- Exercise instructions:
In the data below, which lines hold the word "view"? Copy them.

(Data extracted from a collection)
---

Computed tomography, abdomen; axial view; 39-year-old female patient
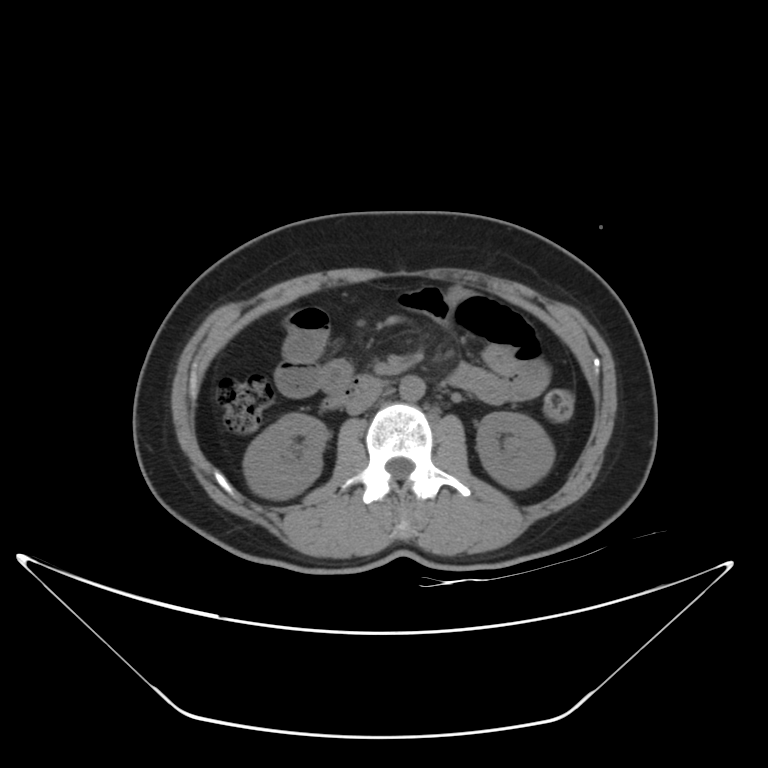

Boxes: x1:y1:x2:y2 in pixels.
right kidney: 243:414:327:498
left kidney: 477:412:555:489
aorta: 399:375:425:400
inferior vena cava: 346:384:382:414
duodenum: 322:376:380:409
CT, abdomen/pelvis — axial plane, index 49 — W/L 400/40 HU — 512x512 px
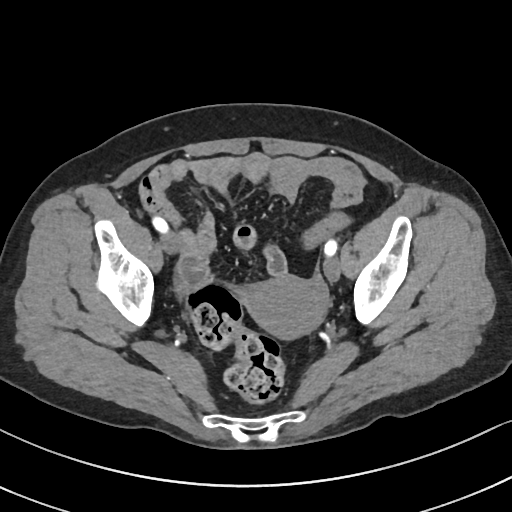

Box edges are left/top/right/bottom in pixels.
prostate/uterus: left=245, top=276, right=327, bottom=340
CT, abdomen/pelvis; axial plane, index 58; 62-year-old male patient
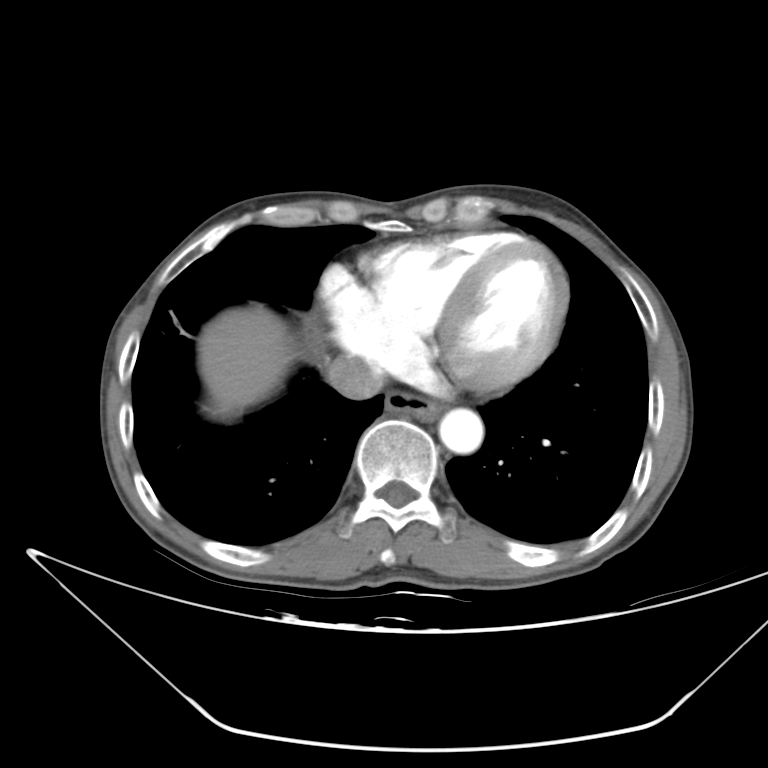

Boxes are (x1, y1, x2, y2) in pixels.
Organ bounding boxes:
- aorta: (439, 408, 483, 453)
- liver: (197, 304, 306, 419)
- inferior vena cava: (326, 357, 383, 398)
- esophagus: (385, 389, 444, 421)
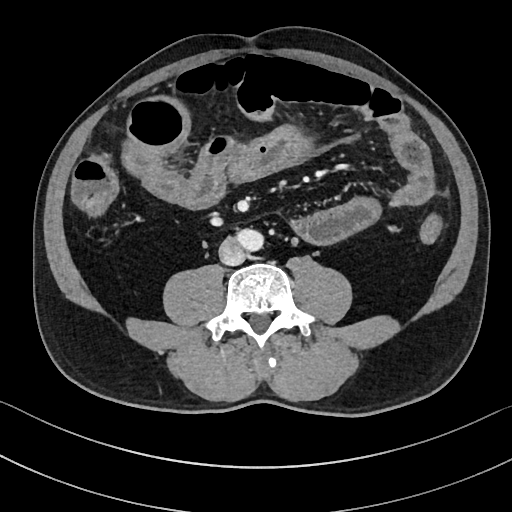
Abdominal CT; axial view; 512x512 px
<organs><organ name="inferior vena cava" x1="219" y1="238" x2="246" y2="265"/><organ name="aorta" x1="238" y1="229" x2="264" y2="251"/></organs>
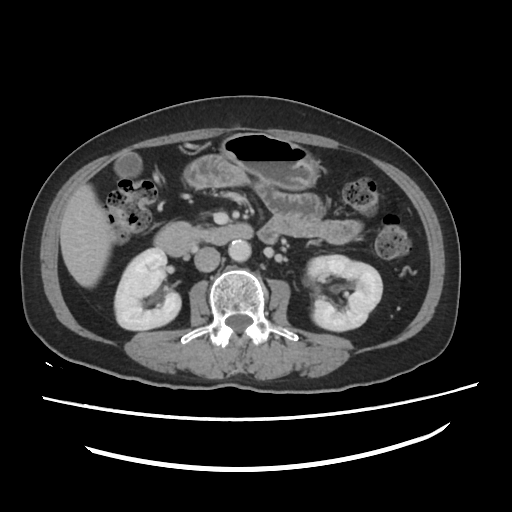 Abdominal CT — Axial slice 57/128 — soft-tissue window (W 400 / L 40) — 61-year-old female patient
Boxes are (x1, y1, x2, y2) in pixels.
right kidney: (115, 248, 181, 331)
left kidney: (306, 254, 382, 331)
gall bladder: (116, 154, 141, 177)
liver: (59, 184, 111, 287)
stomach: (220, 131, 321, 189)
aorta: (228, 240, 250, 260)
inferior vena cava: (193, 246, 219, 272)
duodenum: (154, 221, 253, 254)

---

- Written answer:
Computed tomography, abdomen; axial view; 39-year-old female patient
Abdominal CT; axial view; 512x512 px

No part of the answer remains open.